Is it possible to make the rule for allowed branches more specific, so it only covers something like users/*/spr* ? Unfortunately, a number of people are just pushing all their pull requests to the main repo now, even though they don’t use stacked pull"

I agree that we should do something to prevent misuses.

3 Likes

Getting a bit off topic here, but do you know how this command should look like for people who need both main and the release branches?

Some people responded to this by saying they use users/* branches for stacked pull requests, but without using spr, though they seemed open to just including the spr bit in their branch names, even if they don’t use the tool.

An alternative to using something like users/*/spr* would be to rename the namespace to stacked-prs/* or similar.
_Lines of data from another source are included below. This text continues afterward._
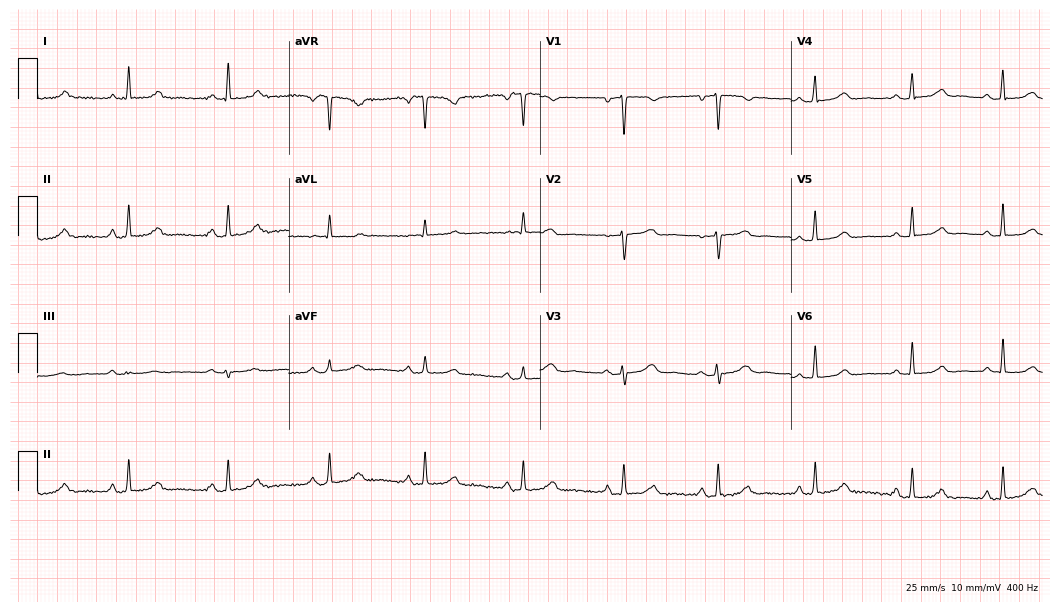
12-lead ECG from a 41-year-old woman. Labelled as a normal ECG.
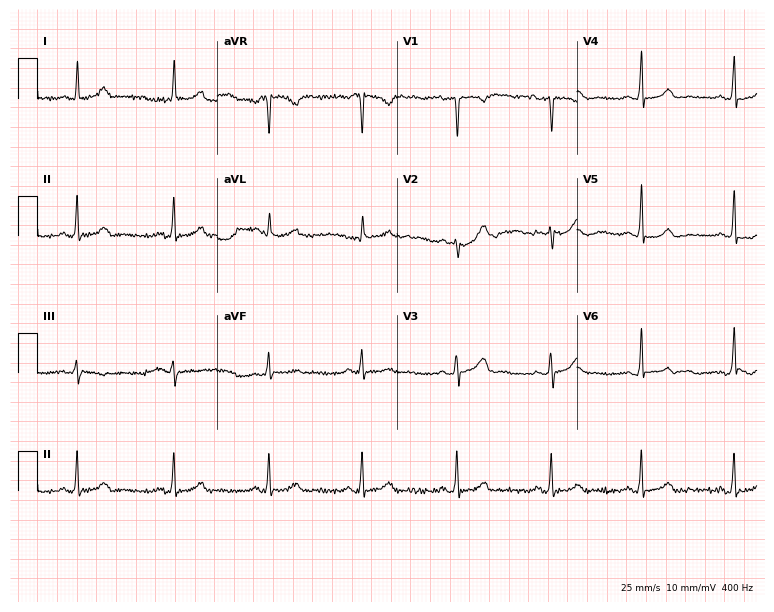
Electrocardiogram (7.3-second recording at 400 Hz), a woman, 40 years old. Overall reading on record: normal ECG.
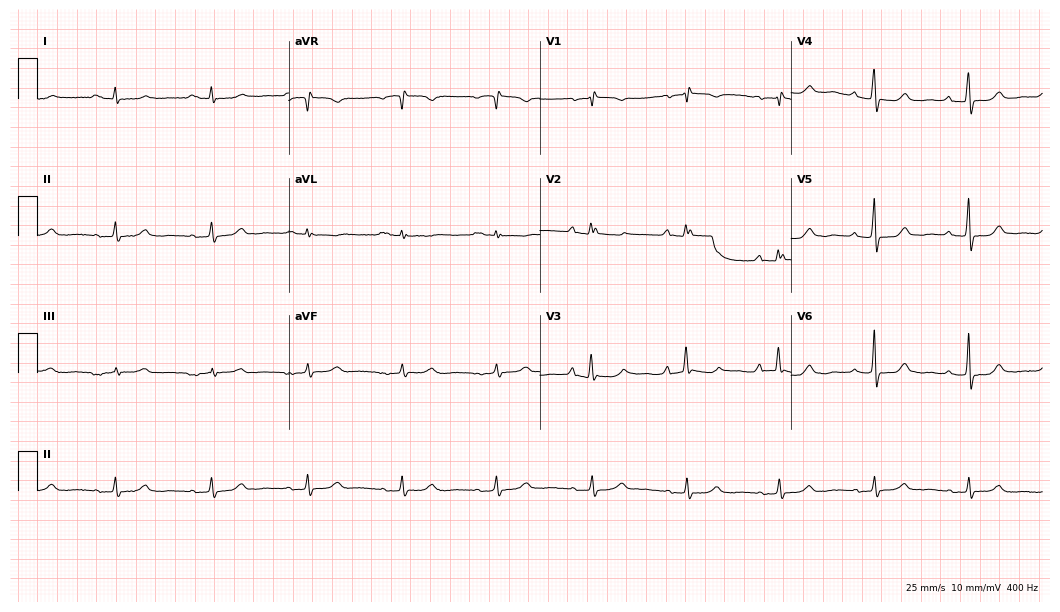
Resting 12-lead electrocardiogram. Patient: a female, 46 years old. None of these six findings is recorded: first-degree AV block, right bundle branch block, left bundle branch block, sinus bradycardia, atrial fibrillation, sinus tachycardia. Only these six findings were labelled.
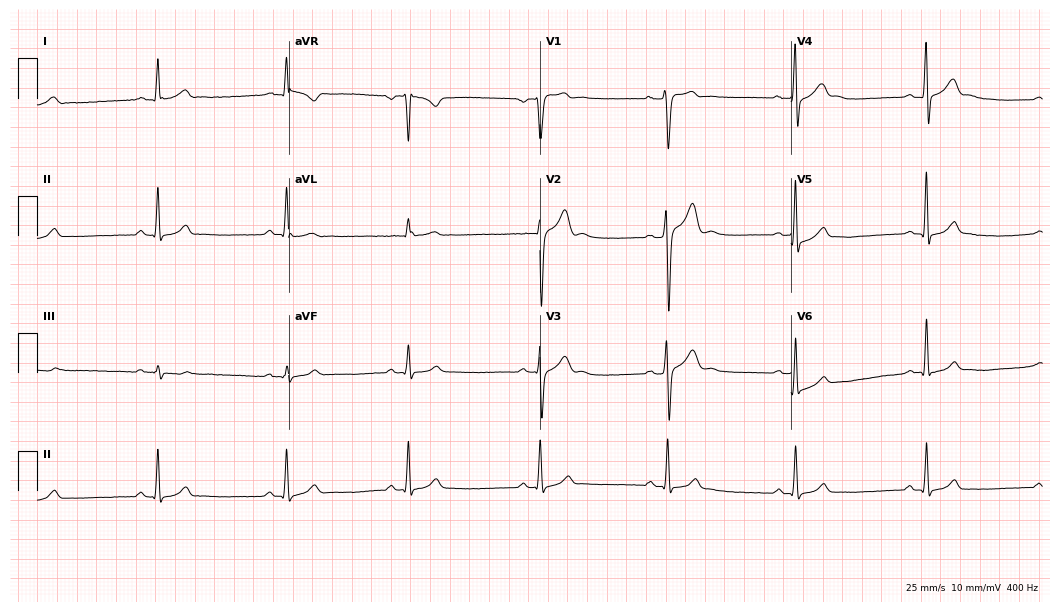
12-lead ECG from an 18-year-old male (10.2-second recording at 400 Hz). Shows sinus bradycardia (a sinus rate of 50 beats per minute or less).

That would avoid endorsing any particular tool, while also making it abundantly clear that this namespace is reserved for stacked pull requests only, and not arbitrary user branches.

6 Likes

We could create a brief announcement post emphasizing that in-repo branches are for stacked PRs only, and pin it to the front page of discourse.

IIRC, there is a way to add default text to the PR description in GH: we could add a comment reminding users about the use of stacked PRs.

One scenario may be that someone pushes a branch to the main repo while they’re still working on the next PR in the soon-to-be a stack. This allows reviewers to look at the first step before the next one is ready for review.

1 Like

It’d probably be better to document how to do this with negative refspecs rather than updating the default fetch spec, ie:

git config --add remote.origin.fetch '^refs/heads/users/*'
git config --add remote.origin.fetch '^refs/heads/revert-*'

Then your git config will look like so:

[remote "origin"]
	url = git@github.com:llvm/llvm-project.git
	fetch = +refs/heads/*:refs/remotes/origin/*
	fetch = ^refs/heads/users/*
	fetch = ^refs/heads/revert-*
6 Likes

I thought that was already possible via rulesets.

@kparzysz

One scenario may be that someone pushes a branch to the main repo while they’re still working on the next PR in the soon-to-be a stack. This allows reviewers to look at the first step before the next one is ready for review.

Why it has to be a branch in the main repo though?

You can’t have a PR in one repo that is based on a branch from another repo.

1 Like

That’s how PRs work? They are based on branch from the fork (another repo). At worst, you’ll have to create extra branches in your fork, but who cares - it’s your fork, do what you want with it.

The next PR in the stack would have to be in the fork, not the main repo. We want the reviews to stay in the main repo, so that won’t work.